Robert developed a twitch in his right cheek muscle, which promptly spread to his left cheek. “Lower your voice, “ he ordered in a harsh whisper. “Unless you want those watching couples to return inside and embroil us in a scandal? Then you would be forced to marry me.”

“I don’t give a fig about those couples or scandals,” Angelica countered, but she lowered her voice to a whisper. “Since you refuse to help, I’ll save Daisy from that unnatural woman.”

“Leave it alone, Angelica,” Robert warned.

“I don’t take orders from you,” she told him. “I am the Countess of Melrose and do whatever pleases me.”

Robert grabbed her wrist in a firm but gentle grasp, saying, “Let’s go.”

“You’re mad to think I’d go anywhere with you,” Angelica said, pulling away. “I’m going home.”

At that, Angelica whirled away. Heedless of the staring couples, she marched toward the stairs leading to the alley and emerged into Grosvenor Square proper.

“Be reasonable,” Robert said, following closely behind her.

Glancing over her shoulder, Angelica gave him a look of contempt. She quickened her pace and managed to put several yards between them.

“You are behaving badly,” Robert called in a stern voice.

Behaving badly?
Angelica thought in a fury. Was the kettle now calling the pot black? Intending to give the marquess a large piece of her mind, she stopped short, midway between the corner of the alley and the carriages parked in front of Emerson’s mansion.

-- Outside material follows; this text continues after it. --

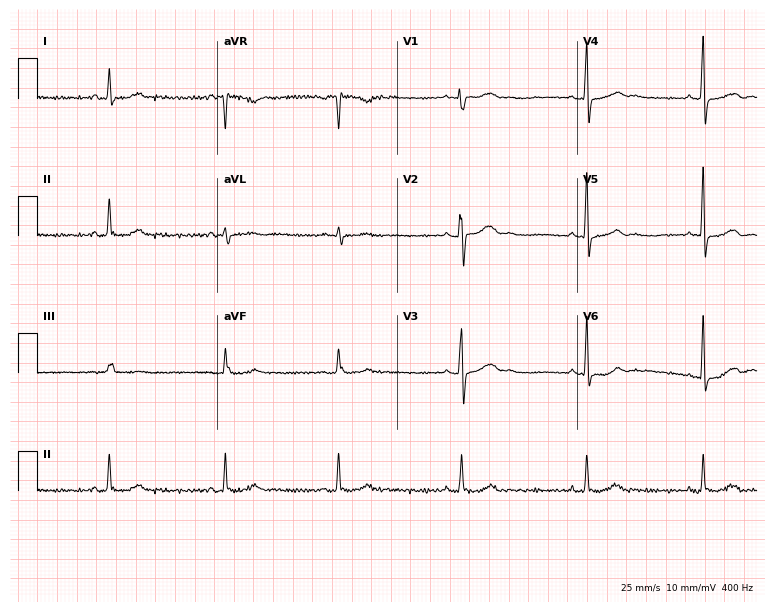
12-lead ECG from a 56-year-old woman. Labelled as a normal ECG.
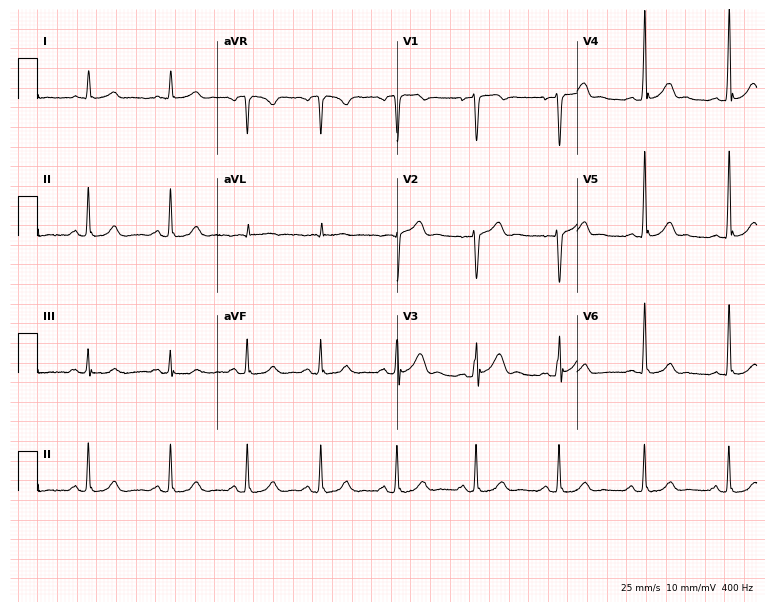
12-lead ECG from a male patient, 49 years old. Recorded interpretation: within normal limits.

At that moment, Angelica saw a man on horseback approaching from the opposite direction. As he passed the gaslight just ahead of her, she spied the pistol in his hand. He pointed it at something just behind her.

Robert!

Angelica reacted instinctively. In one swift movement, she drew her last-resort dagger and threw it at the man.

With a cry of pained surprise, the assailant fired his pistol wildly, missing his quarry, and the horse reared. The man clutched his chest, toppled backward off his mount, and lay still in the road.

Cries of alarm sounded as the coachmen left their carriages and ran toward them. Within moments, Emerson’s guests streamed out of the mansion to see what was happening.

Angelica reached the assailant at the same moment as Robert and crouched down beside him. The dagger protruded from the villain’s heart. Looking up, she saw James Armstrong and Adam St. Aubyn and said, “He’s dead.”

“What a marvelous throw,” Adam St. Aubyn said.

 “Bull’s eye,” James Armstrong added. “I didn’t know you could toss a dagger with such precision, Campbell.”

“He didn’t,” Angelica admitted. “I tossed the dagger, but I was aiming for his arm.”

“Now we can’t question him, can we?” Robert said in an angry voice.

Angelica snapped her head around and glared at him. “Is this the thanks I get for saving your miserable life?”

“Ladies do not—”

“Futter yourself,” Angelica interrupted, making Armstrong and St. Aubyn laugh. She noted the twitch had returned to Robert’s cheeks.

“I warned you to keep those bodyguards close,” Duke Magnus told his son.

“May I borrow your handkerchief, Your Grace?” Angelica asked.

Duke Magnus produced his handkerchief and handed it to her. Angelica pulled the dagger out of the man’s chest and wiped it clean on the duke’s handkerchief. She started to pass the handkerchief back to him but thought better of doing so, and tossed it down beside the body.

Looking up, Angelica noticed the shocked expressions on the faces around her. She stood then and, without a glance at Robert, walked in the direction of the carriages, where her aunt and sisters stood with the other ladies.

“Well done, Countess,” Prince Rudolf said as she passed him.

Angelica ignored him but stopped when she came abreast of Alexander Emerson. “The next time you try to kill the marquess, be certain to hire a more efficient assassin,” she said.

“I thought he was trying to kill me,” Alexander replied.

“You had nothing to do with this?” Angelica asked, staring into his eyes.